Added Mullings: “We just have to find a way to strain in that second half and strain to finish teams.”

If only it were that simple for the Wolverines. But their poor second halves are a symptom of the way the team is currently constructed, and as currently constructed, they don’t have the capability to just “find a way” to finish teams. 

On offense, when opponents are nearly 100% certain that Michigan is going to run in an attempt to keep the clock turning, they’ve been able to stop it. The Wolverines averaged just 2.3 yards per carry while leading in the second half against the Trojans and just 3.4 against the Gophers. Orji hasn’t shown the ability to take advantage of the increased focus on the run game, either, missing multiple open targets on Saturday via errant throws or not seeing them. 
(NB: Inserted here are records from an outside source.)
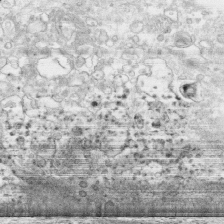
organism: Human
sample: CRL-1474
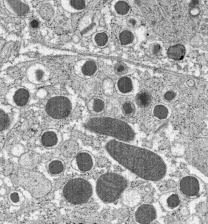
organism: C57BL Mouse
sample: Pancreatic islet
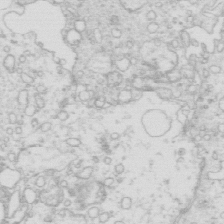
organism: Mouse
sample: Multiciliated cells
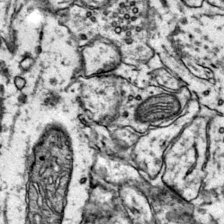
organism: Mouse
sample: Primary visual cortex
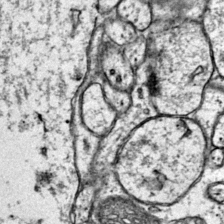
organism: Mouse
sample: Primary visual cortex
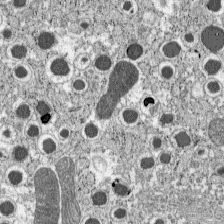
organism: C57BL Mouse
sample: Pancreatic islet
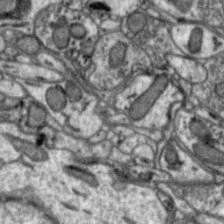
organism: Zebra finch
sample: Brain
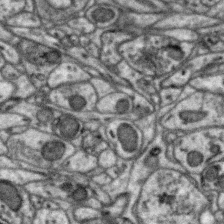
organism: Zebra finch
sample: Brain
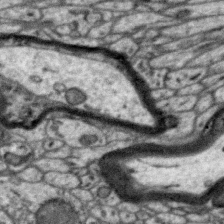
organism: Zebra finch
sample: Brain
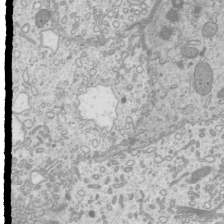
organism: Mouse
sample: Cilia; mouse epididymis
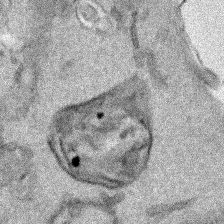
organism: Human
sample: Mitochondria in HCT116 cells
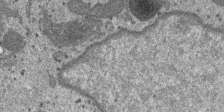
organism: Human
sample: Lung epithelial cells infected with SARS-CoV-2
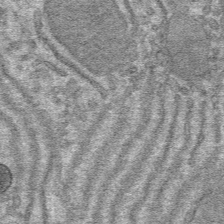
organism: Mouse
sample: Mouse hepatocytes
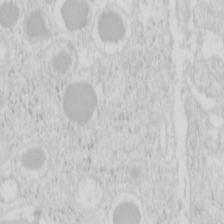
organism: Mouse
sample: Pancreas
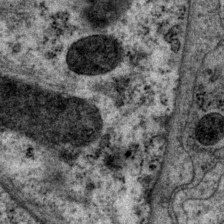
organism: P. pacificus
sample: Pharynx
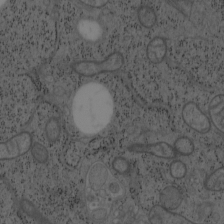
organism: Mouse
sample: OT-I killer T cells with ID8 ovarian cancer cells
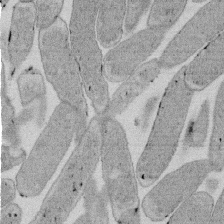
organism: E. coli
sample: Bacterial nucleoid
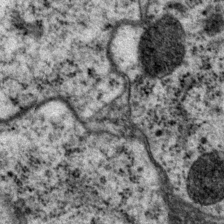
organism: P. pacificus
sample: Pharynx
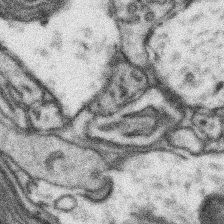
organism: Mouse
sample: Somatosensory cortex neuropil
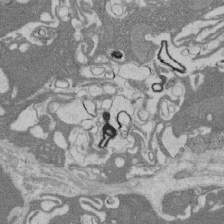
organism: Rat
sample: Salivary granule
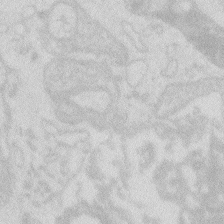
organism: Zebrafish
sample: Macrophage

And on defense, Michigan has tons of talent but little depth to back it up, stretched even thinner by recent injuries. That has left the Wolverines playing their first- and second-stringers more often and deeper into games than they might otherwise like early in the season, in fear of replicating the Red Wolves’ late-game scoring spree that occurred when the backups came in. But when the offense struggles to move the ball in the second half, and keeps the defense on the field, that leads to cracks late in the game. 

Altogether, Michigan is left as a far cry from last year’s “boa constrictor,” instead closer to the team that watches its own life get drained away. 

So thus far, the Wolverines have held on, but they’ve held on for dear life — and a team that keeps letting lesser opponents back into games is bound to let one win eventually. Whether it’s due to a lack of second-half adjustments, the lack of a trustable passing game or the lack of defensive depth, Michigan seems unlikely to regularly shut the door fully. 

More likely than not, it’s only a matter of time until leaving the door cracked actually costs the Wolverines.